Saturday, October 31, 2015

Something Wicked This Way Comes...

Here's an oldie to get you in the spirit of things. No spoilers if you haven't read the story...

Overheard in my classroom today...
Me: *reads the classic creepy story "The Monkey's Paw" in order to teach mood*

Student:  So wait, the son was dead?  How did he die?

Me: *bangs head against the wall*



Saturday, October 24, 2015

So Many Words!

I am returning to the classroom on Monday, so no doubt there will be some new posts forthcoming.  Here's an old one that popped up in my "On This Day" thingie on Facebook...
Student: What words are we supposed to be studying this week?
Me: Your spelling words. Unit 7.
Student: Oh. Which book are those words in?
Me: Um, your spelling book? Try that one.
I wonder which book the student was using to study for the first six units...


Wednesday, October 14, 2015

Fra-jee-lay....It Must Be Italian!

It's been a while...some not so funny stuff going on.  But here's a funny story to reward you for your patience.
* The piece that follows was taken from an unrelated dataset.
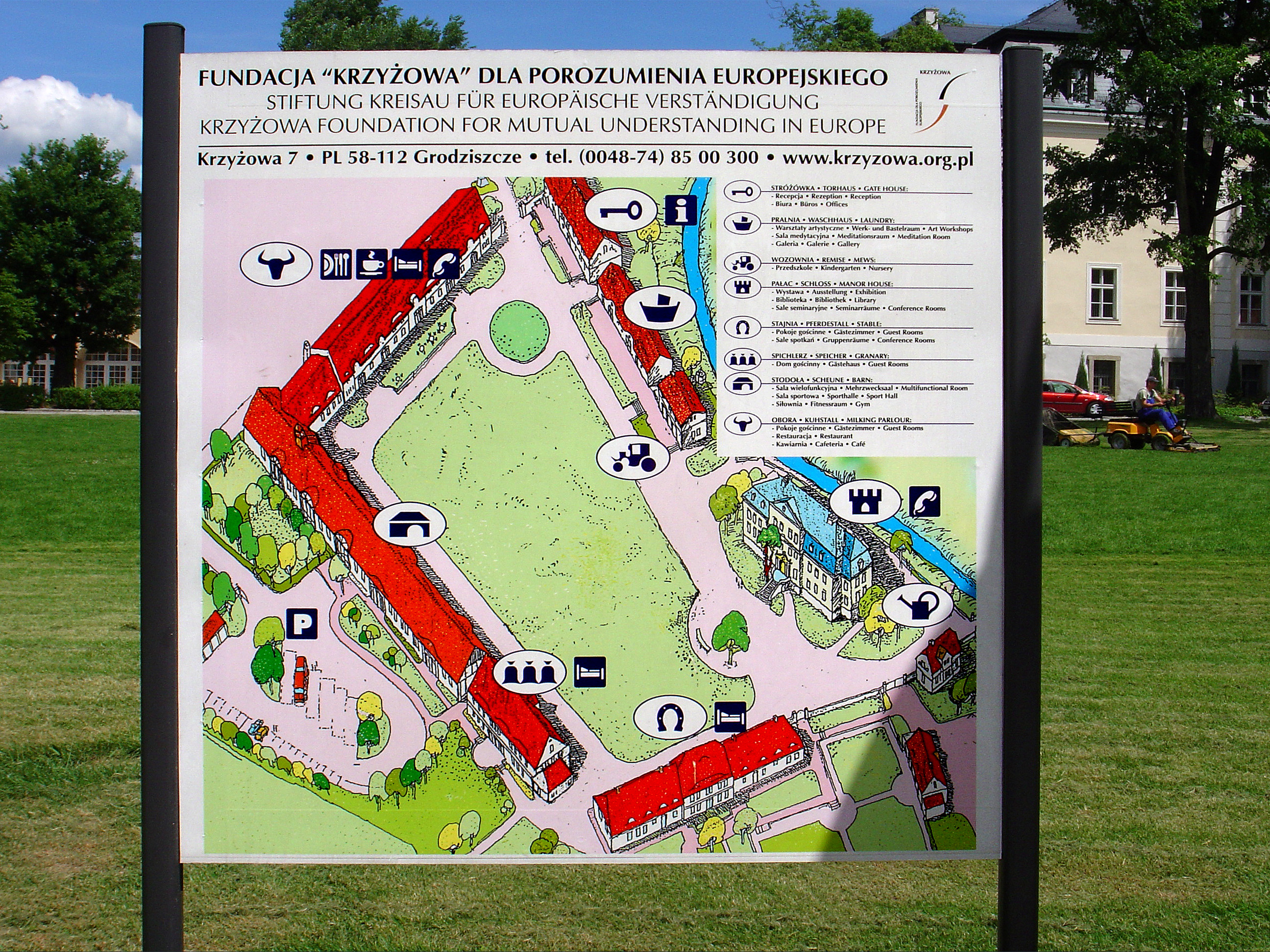 Plan des Geländes der IJBS Kreisau

Today after school, a GIGANTIC semi attempted to pull into the parking lot during pick-up time.  If you have ever been in the school parking lot at 3:15, you know that it is not a place to be driving a semi.  Or anything else, if you ask me.  But I digress.  The semi was delivering a cart for a classroom set of Chromebooks, which really is not large enough to warrant an entire semi, but whatever.  Not my problem.  The principal managed to get the semi out of the way until the parking lot emptied and then asked if I would help to ensure that it got into the building with her.  The semi driver loaded the cart off the truck, no problem.  Then he worked on unwrapping it from the shipping materials while the principal and I waited.

Here's where it gets interesting.  The cart had a pyramid-shaped warning sign on the top so that no one would stack anything on top of it.  The semi driver said, "Oh, I'm sorry, there's only one party hat for you."  Which, of course, means I have to put it on my head.  See below:



As I was busy taking selfies/embarassing students by forcing them to admit they know me, the semi driver looks at me intently and asks, "Do you watch that show American Horror Story?"  Well, I don't, but I'm pretty sure nothing good can come out of a conversation that begins like that.  I admit to not watching it, but say that I know that it is super scary, especially this season.  The driver says, "Oh no, I don't mean this season.  The one you make me think of is the one with the freak show."

The principal lost it completely.  I was forced to slink inside in shame.  With my party hat, obviously.